To further explore the differences in biological functions and pathways between the high-risk group and low-risk group, the DESeq2 package was used to analyze expression levels of DEGs between the high-risk group and low-risk group (logFC > 1, FDR < 0.05). DEGs screened out from both groups were later subjected to GO and KEGG enrichment analysis. The results of pathway enrichment and GO enrichment were shown in Fig. 8, and Additional file 7, 8: Table S3–S4. It is shown multiple pathways were enriched in the metabolism. In detail, the mainly enriched pathways included the neuroactive ligand-receptor interaction, metabolism of xenobiotics by cytochrome P450, steroid hormone biosynthesis, staphylococcus aureus infection pathway, IL-17 signaling pathway, retinol metabolic pathway, etc. The results of GO enrichment showed that the biological functions and processes of DEGs were mainly enriched in the keratinization, axoneme assembly, and microtubule bundle formation. Enrichment results could support the reasons for the variations in the prognosis of LUAD from a functional level. Moreover, some pathways and functions were identified closely correlated to ferroptosis or iron metabolism, which provided references for further research.

According to the threshold of risk score, the correlation between risk score and immune status in LUAD patients was further explored. We obtained a total of 29 immune-related gene sets involving multiple immune cells and immune-related functions or pathways. To quantify the enrichment degree of transcriptome data in the 29 immune gene sets, separate enrichment scores for each paring of a sample between the high-risk risk and low-risk group were estimated by the ssGSEA and compared by depicting a boxplot (Fig. 9).
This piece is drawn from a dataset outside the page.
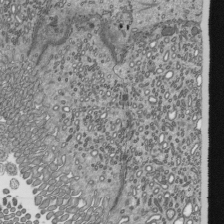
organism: Mouse
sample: Mouse epididymis efferent ductule cilia

The enrichment scores of concentrations of immune cell genes in aDCs, iDCs, B-cells, mast cells, neutrophils, NK cells, T helper cells, Th2 cells and TIL were significantly different between the high-risk group and low-risk group (p < 0.05). Besides, the enrichment scores of these immune function gene sets in HLA, inflammation promoting, MHC class I, T cell co-stimulation and type II IFN response were also significantly different between groups (p < 0.05).